How it works?
Scaleotrch is the software that connects to existing cloud accounts in AWS, Azure and GCP and runs your existing script without any code change inside your infrastructure. Scaletorch will create VMs with specific GPU types and number of GPUs based on your configuration, and virtually mount the data from your existing cloud storage like S3, Azure Blob, Google Drive and many more. When the training is done, the results are written back to the stprage of your choice and all VMs will be shut down and clean data from cache.
How to start?
Connect to your clouds
Use your cloud accounts: stick to something you are used to. Scaletorch will connect to your account in AWS, GCP or Azure. You can use one cloud or multiple clouds simultaniously.

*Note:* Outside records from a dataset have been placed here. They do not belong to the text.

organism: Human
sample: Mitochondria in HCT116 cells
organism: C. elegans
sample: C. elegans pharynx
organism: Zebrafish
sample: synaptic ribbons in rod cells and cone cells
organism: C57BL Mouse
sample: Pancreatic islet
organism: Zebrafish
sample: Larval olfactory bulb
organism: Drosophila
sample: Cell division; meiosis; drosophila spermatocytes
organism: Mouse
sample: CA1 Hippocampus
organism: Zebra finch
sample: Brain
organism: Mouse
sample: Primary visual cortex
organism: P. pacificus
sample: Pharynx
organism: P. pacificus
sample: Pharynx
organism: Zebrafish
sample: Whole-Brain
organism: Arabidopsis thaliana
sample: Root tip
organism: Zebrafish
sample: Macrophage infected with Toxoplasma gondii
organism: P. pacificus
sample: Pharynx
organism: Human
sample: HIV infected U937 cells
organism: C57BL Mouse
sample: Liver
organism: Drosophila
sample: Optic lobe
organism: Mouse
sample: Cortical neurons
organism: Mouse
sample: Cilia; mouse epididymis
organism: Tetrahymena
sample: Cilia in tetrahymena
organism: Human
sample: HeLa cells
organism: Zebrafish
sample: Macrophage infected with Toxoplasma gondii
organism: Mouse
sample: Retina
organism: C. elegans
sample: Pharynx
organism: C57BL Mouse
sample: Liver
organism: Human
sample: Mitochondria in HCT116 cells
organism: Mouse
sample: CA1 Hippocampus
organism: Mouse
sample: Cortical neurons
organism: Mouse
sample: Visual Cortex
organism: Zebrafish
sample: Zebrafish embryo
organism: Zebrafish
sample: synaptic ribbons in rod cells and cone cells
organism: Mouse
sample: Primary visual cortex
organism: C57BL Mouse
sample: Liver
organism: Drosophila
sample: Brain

Specify regions you want to operate in or go worldwide.
Connect Data Storage
Virtual Mounts: Store the data anywhere you want. We don’t require you to save your data on a particular cloud or in Scaletorch. Our Virtual Mount technology presents any remote data source (S3, GCS, Google Drive, HTTPS, etc.) as a local drive. We use a combination of encryption, caching and prefetching to make Virtual Mounts secure and high-performing.

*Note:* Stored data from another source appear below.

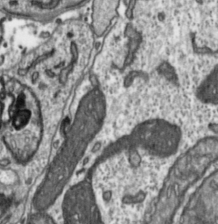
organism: Toxoplasma gondii
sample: Parasites in a vacuole inside a host cell
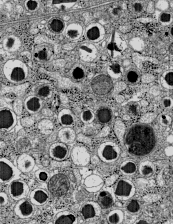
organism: C57BL Mouse
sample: Pancreatic islet
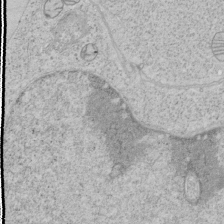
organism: Human
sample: Mitochondria in HCT116 cells
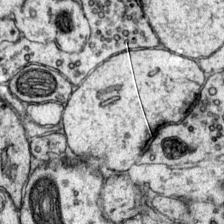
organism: Mouse
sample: Primary visual cortex
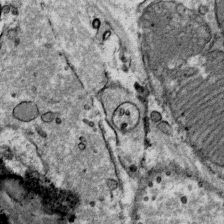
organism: Mouse
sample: Mouse Salivary gland
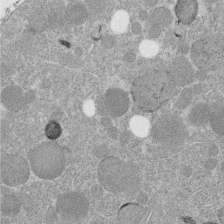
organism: C. elegans
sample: C. elegans embryo early stage
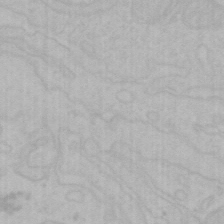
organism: Mouse
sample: Choroid plexus
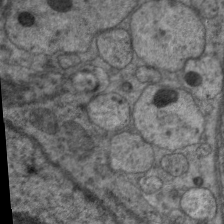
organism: C. elegans
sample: Pharynx
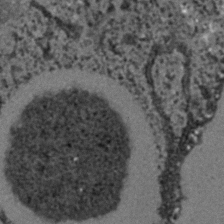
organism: C. elegans
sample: C. elegans embryo
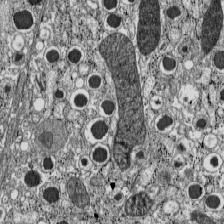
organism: C57BL Mouse
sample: Pancreatic islet
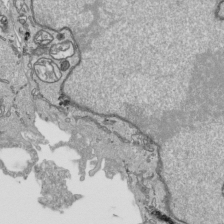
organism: Human
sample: Mitochondria in HCT116 cells
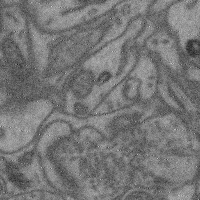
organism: Mouse
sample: Cerebral cortex
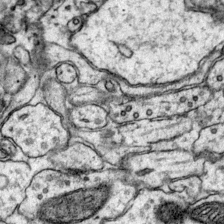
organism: Mouse
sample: Primary visual cortex
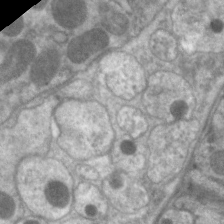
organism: C. elegans
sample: Pharynx
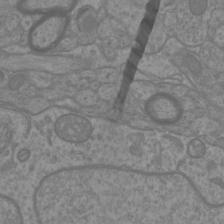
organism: Mouse
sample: Cortical neurons
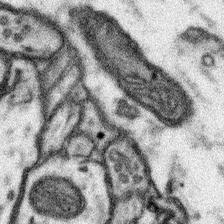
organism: Mouse
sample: Somatosensory cortex neuropil
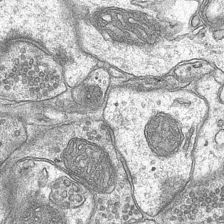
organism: Mouse
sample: CA1 Hippocampus
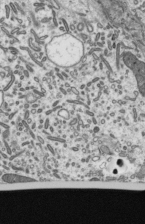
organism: Mouse
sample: Mouse epididymis efferent ductule cilia
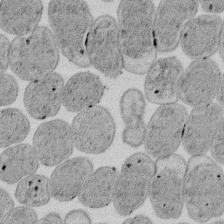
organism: E. coli
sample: Bacterial nucleoid
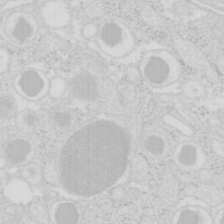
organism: Mouse
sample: Pancreas
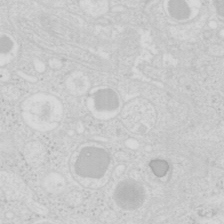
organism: Mouse
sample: Pancreas
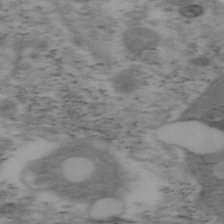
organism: Mouse
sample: OT-I killer T cells with ID8 ovarian cancer cells
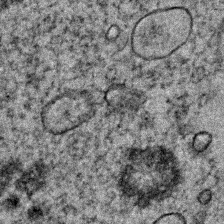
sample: Trachea
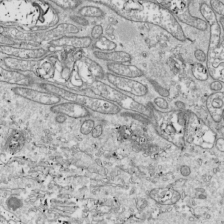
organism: Drosophila
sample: Cell division; meiosis; drosophila spermatocytes
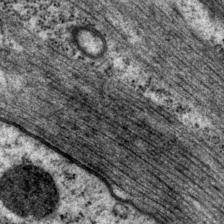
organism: P. pacificus
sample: Pharynx
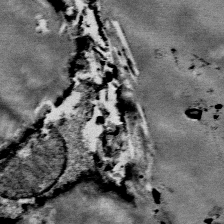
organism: Mouse
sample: Mouse Salivary gland
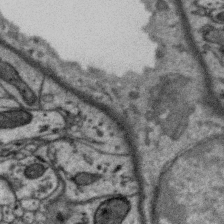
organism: Zebra finch
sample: Brain
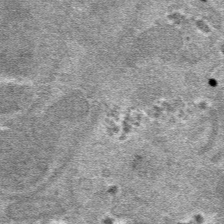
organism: Mouse
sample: Mouse hepatocytes
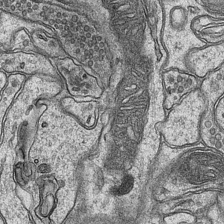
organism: Mouse
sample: CA1 Hippocampus
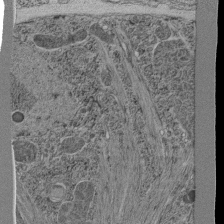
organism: C. elegans
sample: C. elegans pharynx
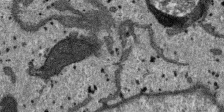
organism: Human
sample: Lung epithelial cells, uninfected (mock) control
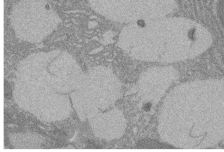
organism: Rat
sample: Salivary granule
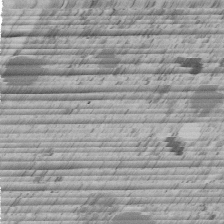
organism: C. elegans
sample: C. elegans embryo early stage
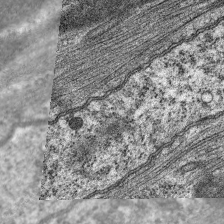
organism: C. elegans
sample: Pharynx
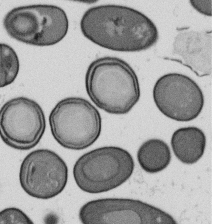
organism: B. subtilis
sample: Bacterial spore
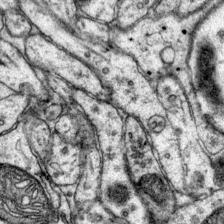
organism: Mouse
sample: Primary visual cortex
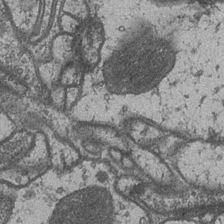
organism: Drosophila
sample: Optic medulla
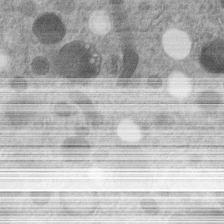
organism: C. elegans
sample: C. elegans embryo early stage
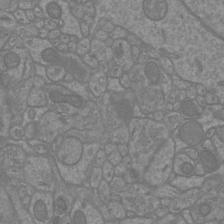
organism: Mouse
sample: Cortical neurons
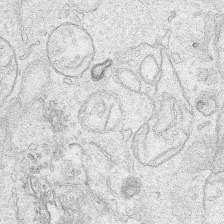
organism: Human
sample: Mitochondria in HCT116 cells
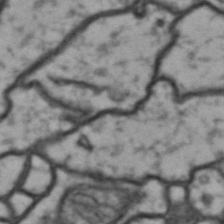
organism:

Run experiments using Scaletorch and see massive speed up!
Unique DAP engine to speed up your deep learning model development 4x – 30x faster on the same GPU capacity. DAP will optimize the key bottlenecks of the training procedure in your PyTorch code, using a combination of asynchronous execution and compilation. No code changes needed.

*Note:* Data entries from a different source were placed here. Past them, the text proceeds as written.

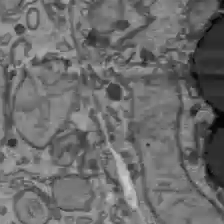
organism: C57BL Mouse
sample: Liver
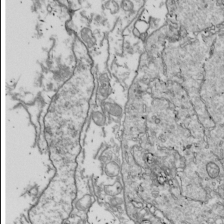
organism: Drosophila
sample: Cell division; meiosis; drosophila spermatocytes
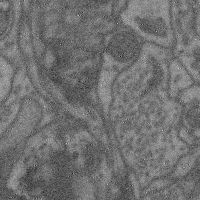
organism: Mouse
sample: Cerebral cortex
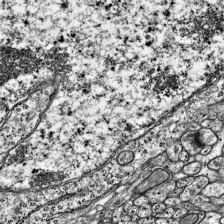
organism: Mouse
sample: Visual Cortex
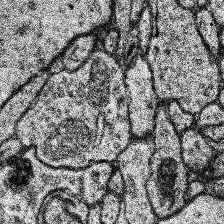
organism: Human
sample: Temporal Lobe
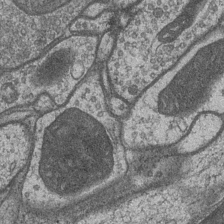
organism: Drosophila
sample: Optic medulla
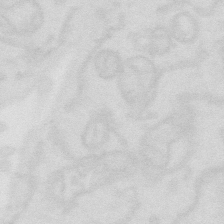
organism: Human
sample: HeLa cells
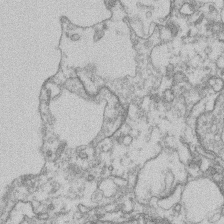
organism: Mouse
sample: T cell stromal cell synapse
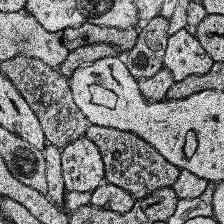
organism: Human
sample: Temporal Lobe
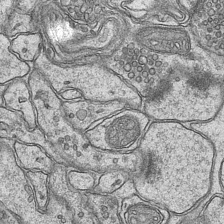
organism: Mouse
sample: CA1 Hippocampus
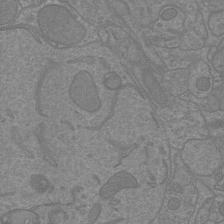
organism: Mouse
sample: Cortical neurons
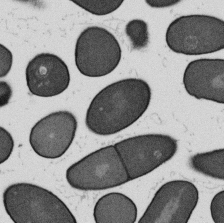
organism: B. subtilis
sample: Bacterial spore
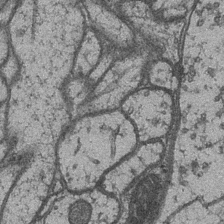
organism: Drosophila
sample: Optic medulla
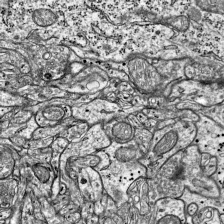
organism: Mouse
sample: Visual Cortex
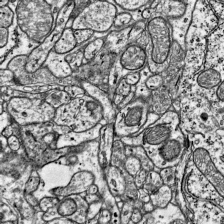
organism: Mouse
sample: Visual Cortex
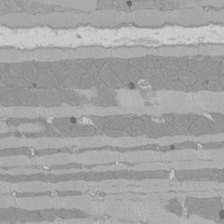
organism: Rat
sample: Left ventricle
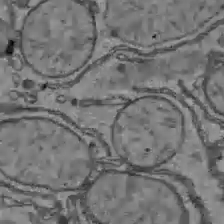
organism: C57BL Mouse
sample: Liver
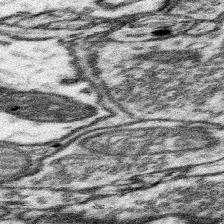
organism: Mouse
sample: Somatosensory cortex neuropil
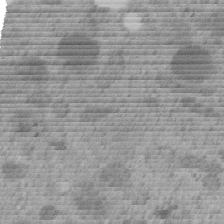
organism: C. elegans
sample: C. elegans embryo early stage
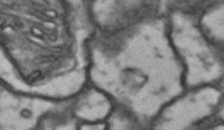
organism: Drosophila
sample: Brain
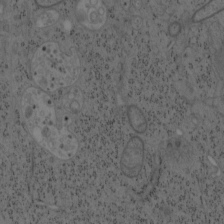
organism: Mouse
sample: OT-I killer T cells with ID8 ovarian cancer cells
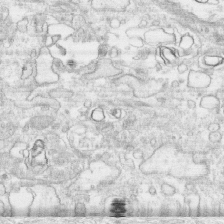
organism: Human
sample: CRL-1474
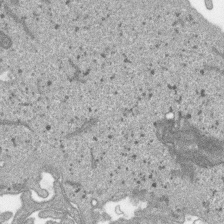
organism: Human
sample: Lung epithelial cells infected with SARS-CoV-2
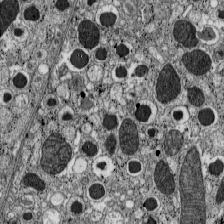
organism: C57BL Mouse
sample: Pancreatic islet
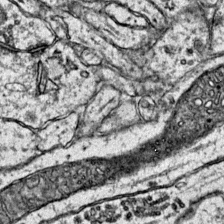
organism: Mouse
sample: Primary visual cortex
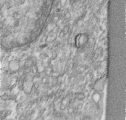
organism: Human
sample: Centriole in RPE cells
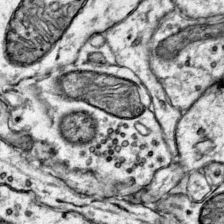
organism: Mouse
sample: Primary visual cortex
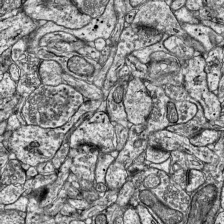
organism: Mouse
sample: Visual Cortex
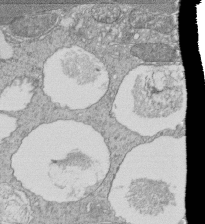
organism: Tetrahymena
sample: Cilia in tetrahymena
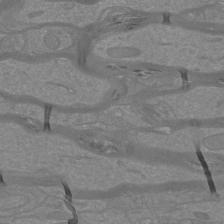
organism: Mouse
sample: Cortical neurons
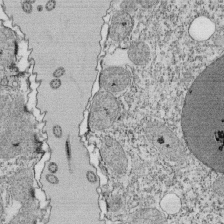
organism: Tetrahymena
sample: Cilia in tetrahymena
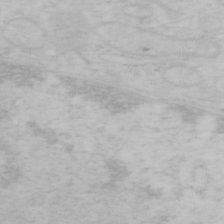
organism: Mouse
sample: OT-I killer T cells with ID8 ovarian cancer cells
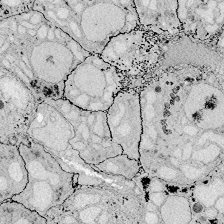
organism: Zebrafish
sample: Whole-Brain
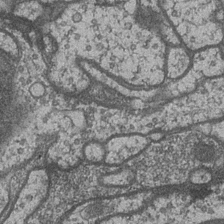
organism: Drosophila
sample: Optic medulla
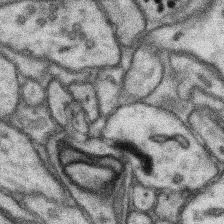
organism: Mouse
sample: Somatosensory cortex neuropil
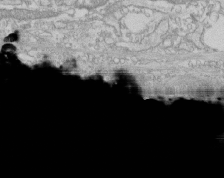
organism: Human
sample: CRL-1474
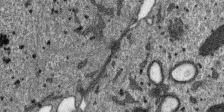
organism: Human
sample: Lung epithelial cells infected with SARS-CoV-2
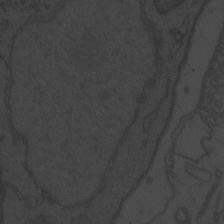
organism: Zebrafish
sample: Macrophage infected with Toxoplasma gondii
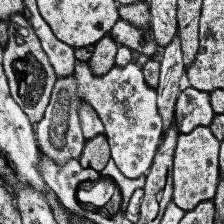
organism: Human
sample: Temporal Lobe
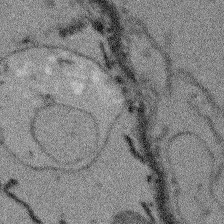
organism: Arabidopsis thaliana
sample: Root tip
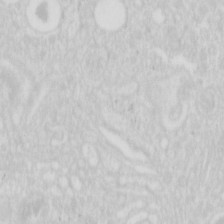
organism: Mouse
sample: Pancreas
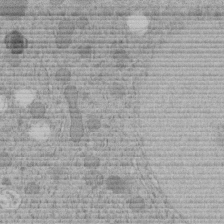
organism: C. elegans
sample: C. elegans embryo early stage
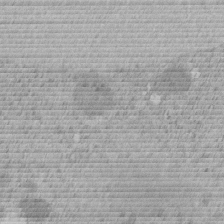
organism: C. elegans
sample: C. elegans embryo early stage
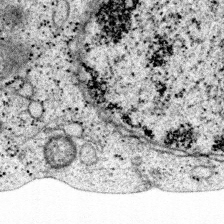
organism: Human
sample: HeLa cells

Distributed training: Divide your training workload across multiple host machines while training a huge deep learning model and get 120x speedup.
Trials parallelization: Run your script with multiple variations of hyperparameters in parallel and find the best combination faster! Instead of waiting for 10 trials to run on 1 GPU for 10 hours, run 10 GPUs with trials simultaneously for 1 hour. Benefit from productivity.
Multi-cloud: If you face issues with cloud providers' quotas all the time, there is a way to increase GPU availability. Register cloud accounts in multiple providers (e.g. AWS, GCP, Azure) and Scaletorch will create a hypercloud based on the all available GPU capacity that you have in all three clouds. No more quota issues!
1) Speeding up training by 4x to 30x on the same number of GPUs. Since cloud providers charge for GPUs by the hour, that simply translates to a 4x - 30x cost saving.
2) Spot Instance Automation - Spot Instances cost 70% lower. Scalertorch automates away the headaches of using spot instances.
3) Scaletorch can work with low-cost cloud/object storage such as AWS S3, Azure Blob and GCS. No need to use expensive file and block storage.
We charge $0.30 per GPU per hour on top of what your cloud provider charge you.